The Moon Ha album is, thus far, the only studio recording of Amorsima I've been able to find besides a single track on composer Adam Mirza's Bandcamp-available album Partial Knowledge. The trio does have a YouTube channel documenting many more performances. They recently performed a program of six challenging pieces composed by faculty members from the University of Miami's Frost School of Music. Sadly, a planned concert of the same program in Austin had to be cancelled due to weather, but the livestream of the Miami event is archived and viewable on the Frost School's YouTube.

Shawn Crouch's Krasner Canvases consists of three vignettes, each inspired by a painting of Abstract Expressionist icon and Jackson Pollock familiar Lee Krasner. The first two, White Squares, 1948 and Milkweed, 1955, are taut, tense constructions, replete with glisses, tremeloes, and aggressive snaps of the strings. The third, Self Portrait, 1924, trembles with poignant melody. Scott Stinson's Raised By Wolves III (Music in Time of Chaos) starts tentatively, with tension building via the juxtaposition of turbulent bowing with percussive pizzicatos, emblematic of a creeping sense of dread. 
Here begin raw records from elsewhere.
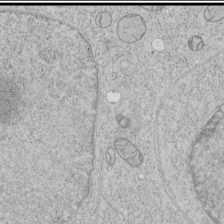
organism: Human
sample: Mitochondria in HCT116 cells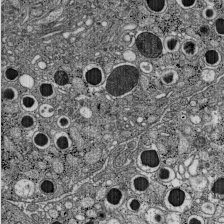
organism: C57BL Mouse
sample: Pancreatic islet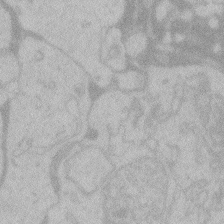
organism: Zebrafish
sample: Macrophage infected with Toxoplasma gondii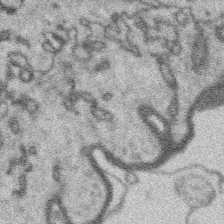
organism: Platynereis dumerilii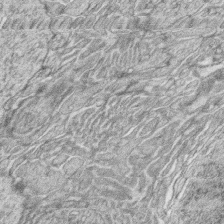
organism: Zebrafish
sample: synaptic ribbons in rod cells and cone cells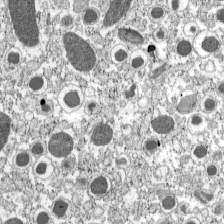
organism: C57BL Mouse
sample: Pancreatic islet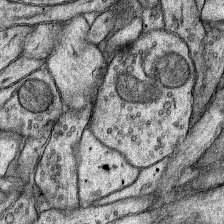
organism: Rat
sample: Hippocampus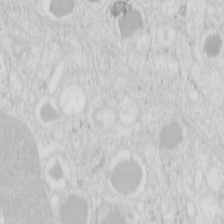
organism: Mouse
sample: Pancreas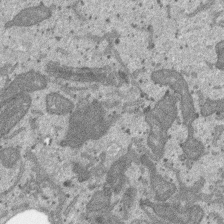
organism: Human
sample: Lung epithelial cells infected with SARS-CoV-2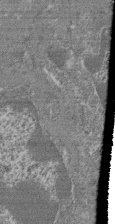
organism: Mouse
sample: Glomerulus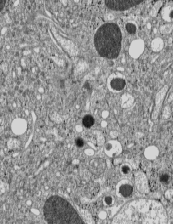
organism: C57BL Mouse
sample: Pancreatic islet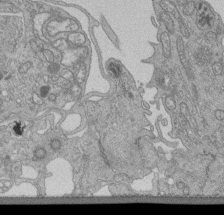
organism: Human
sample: Retinal organoid Rod and Cone cells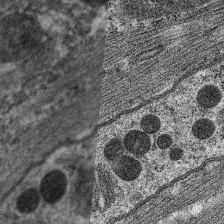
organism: C. elegans
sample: Pharynx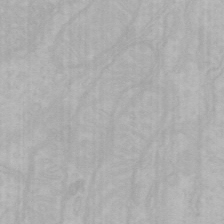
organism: Mouse
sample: Choroid plexus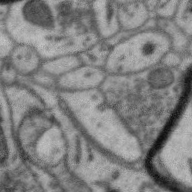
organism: Zebra finch
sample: Brain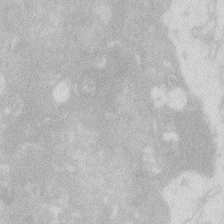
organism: Zebrafish
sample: Macrophage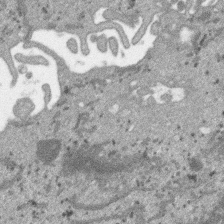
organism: Human
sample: Lung epithelial cells infected with SARS-CoV-2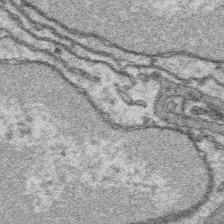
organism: Platynereis dumerilii

Composer Lansing McCloskey introduced his No Sugar, which includes scordatura (retuning of the instruments) and audience participation in the form of playing back sound samples on their cellphones during the second movement when cued by Detwiler. First movement No artificial sweeteners added opens with harmonized long tones which allow the listener to luxuriate in the richness of the instruments' timbres, giving way to more rhythmically complex lines and rapidly ascending scales. My favorite piece of the evening. 
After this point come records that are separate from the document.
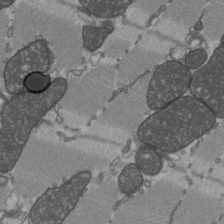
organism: C57BL Mouse
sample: Heart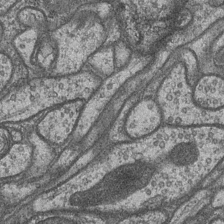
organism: Drosophila
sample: Optic medulla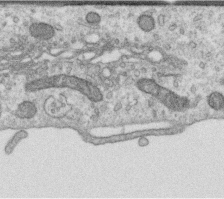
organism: Human
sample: Centriole in RPE cells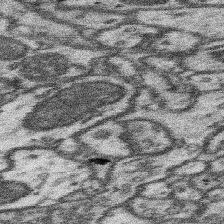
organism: Mouse
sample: Somatosensory cortex neuropil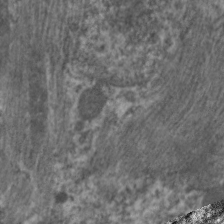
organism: C. elegans
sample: Pharynx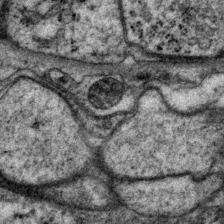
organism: P. pacificus
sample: Pharynx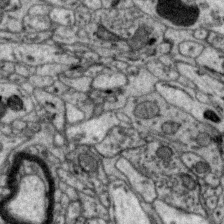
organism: Zebra finch
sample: Brain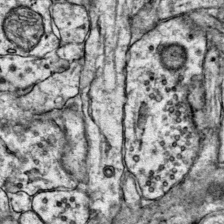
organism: Mouse
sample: Primary visual cortex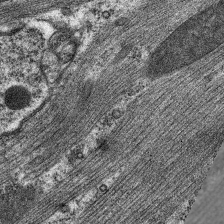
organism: C. elegans
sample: Pharynx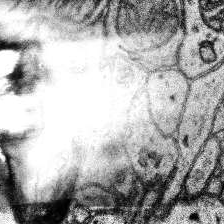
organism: Human
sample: Temporal Lobe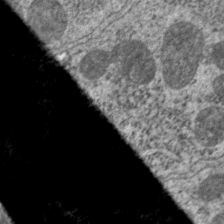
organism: C. elegans
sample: Pharynx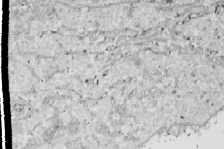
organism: Drosophila
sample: Cell division; meiosis; drosophila spermatocytes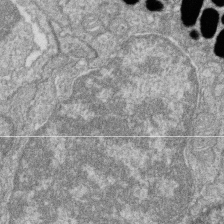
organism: Zebrafish
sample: Cilia; retinal pigment epithelium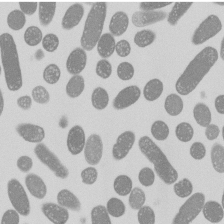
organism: E. coli
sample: Bacterial nucleoid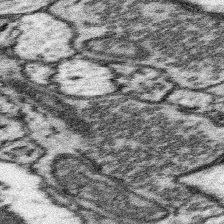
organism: Mouse
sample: Somatosensory cortex neuropil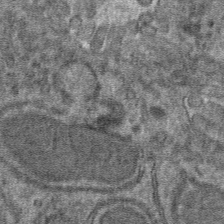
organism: Mouse
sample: Mouse hepatocytes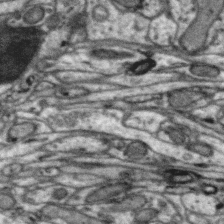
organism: Zebra finch
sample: Brain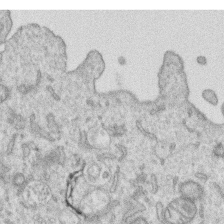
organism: Human
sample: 1205lu cells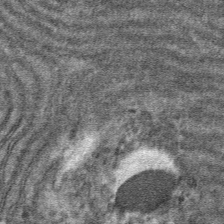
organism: Mouse
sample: Mouse hepatocytes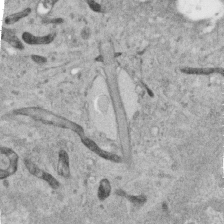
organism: Human
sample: Centriole in RPE cells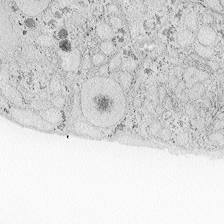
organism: Zebrafish
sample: Whole-Brain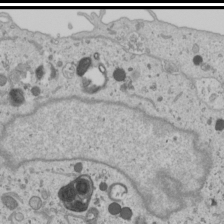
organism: Human
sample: Mitochondria in U2OS cells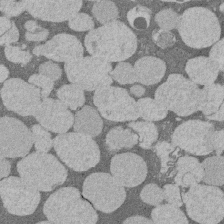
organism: Rat
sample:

The second movement, It's fine, I'm fine, everything's fine (a title reminiscent of Fred Frith's "It's Fine" with Skeleton Crew) begins in similar fashion, with Detwiler playing false harmonics as a cacophony of voices from audients' phones begins to encroach. The strings play lush harmonies as the sampled sounds of bells and chimes create a kind of music of the spheres. The piece ends with Newton breaking sheets of glass with a hammer into an aluminum tub (wearing eye protection, with a mesh screen) -- a bit of business that recalls the theatrical aspects of her work with Bitches Set Traps. Because of her onstage position, seated between her trio mates, Newton becomes the visual fulcrum of Amorsima, seeming to direct the group at times with the tilt of her head or the raising of an eyebrow.

After a brief intermission, the program resumed with Dorothy Hindman's Untitled VIII. Capone introduced the piece as a kind of Extreme Close Up view of the sonorities in an oboe solo from Beethoven. (I've often thought of the entire doom metal genre as an ECU view of a fragment from a Black Sabbath song.) If the pieces in the first part of the concert were cinematic in scope, Hindman's piece was more microscopic in its examination of sound in fine detail, with the musicians exploring all the sonic possibilities of their instruments.
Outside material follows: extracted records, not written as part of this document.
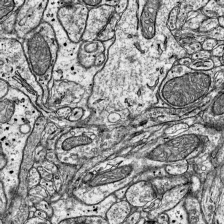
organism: Mouse
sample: Visual Cortex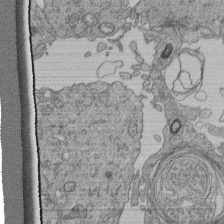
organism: Human
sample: Retinal organoid Rod and Cone cells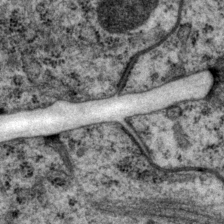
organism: P. pacificus
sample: Pharynx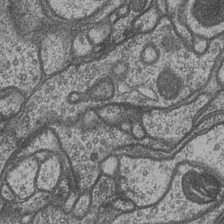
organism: Drosophila
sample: Optic medulla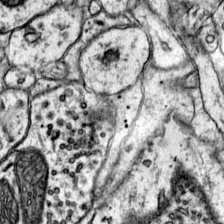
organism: Mouse
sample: Primary visual cortex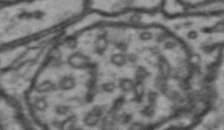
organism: Drosophila
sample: Brain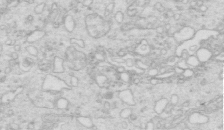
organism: Mouse
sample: Multiciliated cells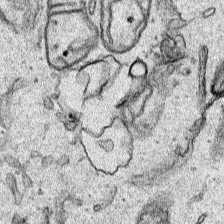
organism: Human
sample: Mitochondria in HCT116 cells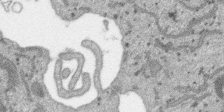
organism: Human
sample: Lung epithelial cells infected with SARS-CoV-2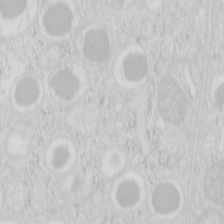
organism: Mouse
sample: Pancreas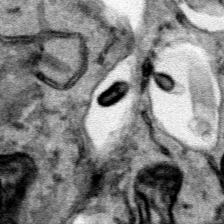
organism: Human
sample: Mitochondria in HCT116 cells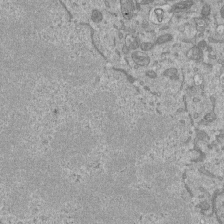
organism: Mouse
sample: ED-1 cell nuclei; centrioles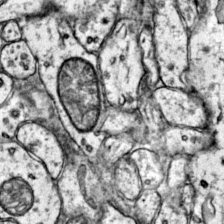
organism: Mouse
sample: Primary visual cortex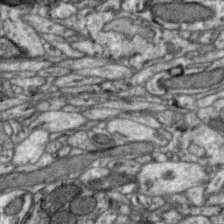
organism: Zebra finch
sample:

For Juraj Kojs' On 386 Bows J, the musicians moved their chairs so they were seated far apart on the stage, then commenced with a furious torrent of notes, lifting their bows theatrically above their instruments, and playing spectrally minimalist long tones that recalled the serene passages from Anthony Braxton's Composition 96. Newton's solo near the end of the piece, which alternated busy passages with "floating" bow, was particularly compelling, leading into a delicately placid finish.

The concert concluded with Charles Norman Mason's Aphelocoma (named after a genus of scrub jays, as every bird watcher knows). The piece opened with a pulsing bass note over which Detwiler and Capone played chromatically gliding dissonances that gradually morphed into vibrato-laden harmonies. An episode of darkly spirited bowing and a brief recapitulation brought the piece and the concert to a close. Would that there were more opportunities to hear music like this in DFW beyond Sounds Modern's now-semiannual performances. Amorsima Trio is my new favorite group that I have yet to hear in person.